(Charlie Goldsmith, miracle healer, was interviewed on primetime TV show “Interview” in May 2018 — this is an article published in Australian Skeptics Magazine)
The interview format shares a robust history with science. From Darwinism to the Galileo affair, some of the boldest claims in physics and biology have been interrogated ruthlessly. In this way, Andrew Denton’s choice of subject for his new series “Interview” was fitting, as his guest Charlie Goldsmith has made scientific claims as audacious as any.
The claim to heal people with “Energy Medicine” is a big one. Without making physical contact, the therapist can apparently change the physiology of their patients in miraculous ways — in Charlie’s case, even over webcam. If it’s true, Charlie has subverted centuries of scientific knowledge. While that is vanishingly improbable, what he certainly has subverted is our expectations of a miracle healer.
The archetype of saffron clad yogis, or crystal laden fifty-somethings with Om tattoos are tropes that are so familiar, that they’re easier to dismiss than believe. Charlie’s style however is refreshing — young, charming, effulgent, and fashioned in the soft, denim pastels that typify the wellness movement’s modern aesthetics.

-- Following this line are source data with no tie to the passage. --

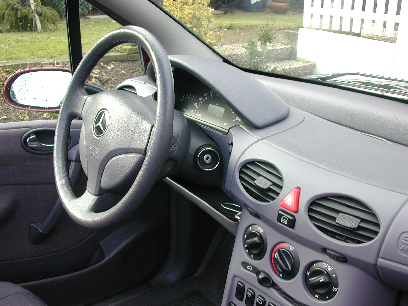 Mercedes W168 A-Class A-Klasse Passenger Cabine Innenraum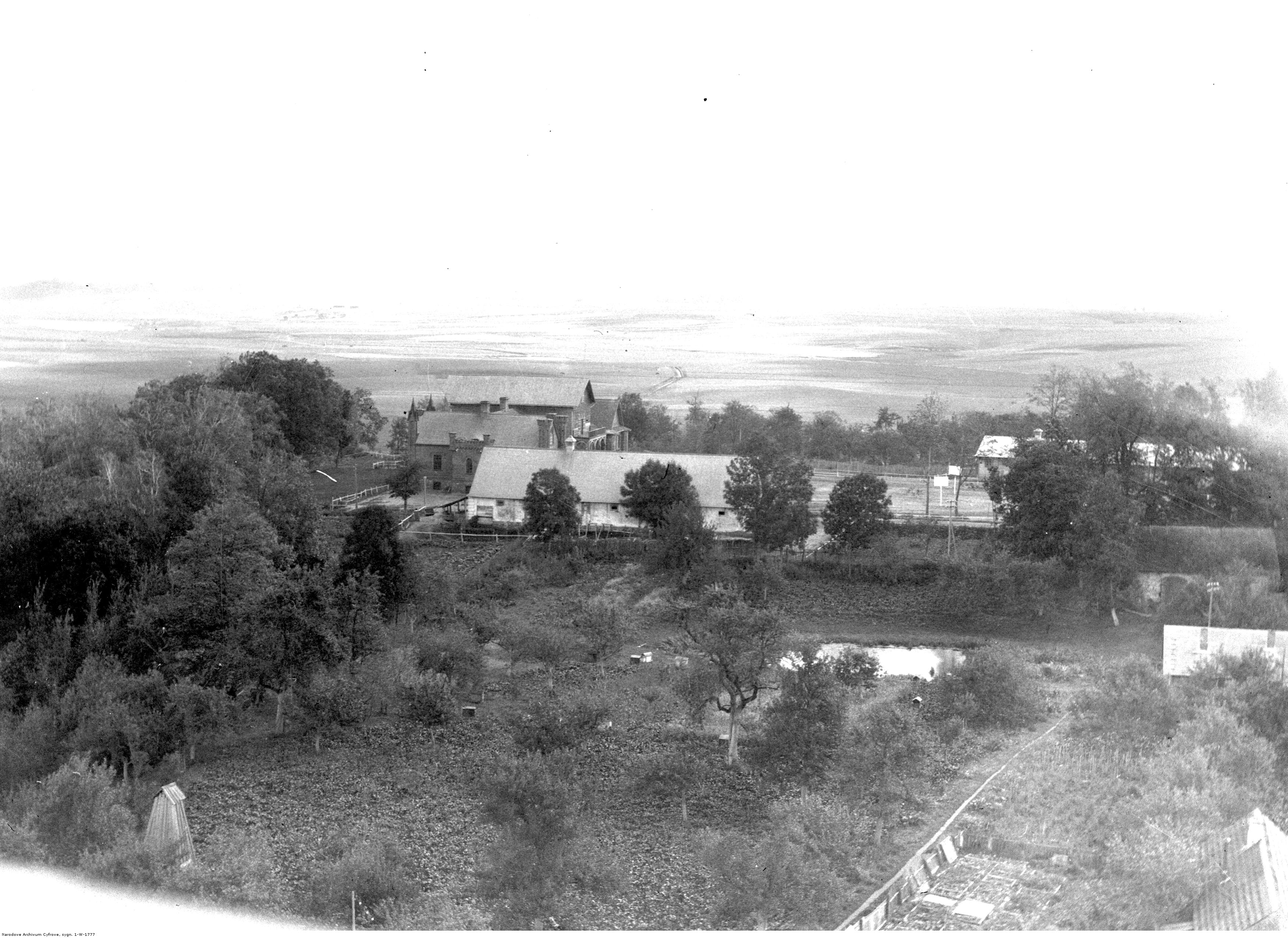 Koszary Szwadronu Kawalerii Korpusu Ochrony Pogranicza w byłym zamku w Druji. Koncern Ilustrowany Kurier Codzienny - Archiwum Ilustracji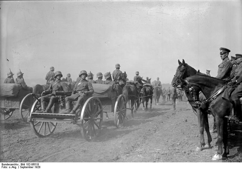 Die großen Herbstmanöver der III. Division in Prenzlau! General-Leutnant Hasse (rechts) nimmt die Parade der fahrbaren Maschinengewehr-Kompagnie im Manövergelände ab.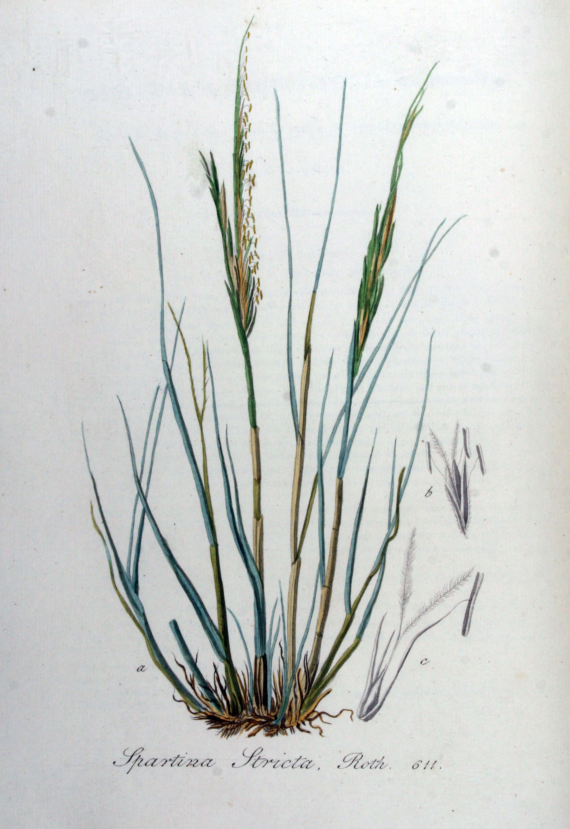 Spartina maritima (Curt.) Fernald (Syn. Spartina stricta (Ait.) Roth)

But it’s not all about the superficial packaging, he’s also genuine — not in his abilities, but his belief in them. He is sincere, cautious about his claims, and is humbly open to scientific testing.
He does however wish his critics were as open-minded as him. He believes his right place is in hospitals, and is happy to be scientifically tested just as any pill would be. Readily admitting that the only published trial on his abilities has massive shortcomings, he actively pursues a blinded, controlled, randomised trial. In his own words, he thinks of himself as a medication, and wants to be applied in that way.
Suppose we extend him this courtesy. Imagine for a moment a medication, packaged not within a well-intentioned, charismatic therapist, but a cheap plastic bottle with a paper label, and size seven font.
Imagine you are told that the only research supporting this medication was a tiny study published in one of the lowest ranking scientific journals in the world, with methodology so weak it’d make scientists balk. Imagine the biggest boast the manufacturers of this medicine could make, was that proper scientific trials are yet to be published, or even commence.
Imagine the skepticism that would generate, and rightly so. Patients, doctors and governments would rightly demand some proof before it’s promotion.
And that’s the assymetry at play here, because we don’t apply such rules to alternative therapies such as Goldsmith’s. When the packaging is boring, we’re willing to be skeptical. When the packaging is attractive, we want to believe.
I’m genuinely buoyed that Charlie Goldsmith is engaging with sturdier scientific trials. There is little doubt about the truths they will reveal. But when the results are published years from now, it will be nothing but a belated shutting of the barn door, because the horse has well and truly bolted.
Before a shred of credible scientific evidence has come to light, Charlie has a TV show, a sizeable social media following, and now a primetime television spot with Australia’s most illustrious interviewer. Promotion has preceded proof.
Denton probed sharply by asking Goldsmith if he would reject the idea that his treatment is an instance of the placebo effect. To this he retorted “If it’s a placebo, so what?” explaining that if conventional treatments are failing, and placebo treatments improve symptoms, it is a worthwhile pursuit.
This logic is undeniable and frequently invoked by proponents of alternative medicines. But it conceals a hypocrisy: to even begin a discussion about the ethical use of placebo treatments demands a concession they’re unwilling to make — that their therapies are indeed no better than placebos.
Moreover, the great irony of touting the “power of placebo” is that placebos don’t work particularly well — not in the way people believe. The largest part of the effect is not due to some mystical mind-body connection, but a rather a layered, complex interplay: the natural regression of patients’ symptoms back to the baseline average, researcher bias, reporting bias, and the subject’s expectancy. Although there are some fascinating neurochemical impacts of placebos in the management of pain, the real-world benefits are modest, and fortunately an automatic component of conventional treatments. Much of the reputation placebos is exaggerated and misattributed.
As far as Charlie Goldsmith is concerned, time will tell, as he submits his apparent powers to scientific trials. Yet the inevitability of results is overshadowed only by the banality of the situation — this would be another one of thousands such supernatural claims shown ultimately to be a false hope.
Meanwhile, there is another trial occurring — it’s not just Charlie who’s being tested, it’s us. What’s on trial is the credulity of society in 2018. In a time of space stations, and chemotherapy, what ancient ideas we are willing to give a platform to, put faith in, and tacitly amplify?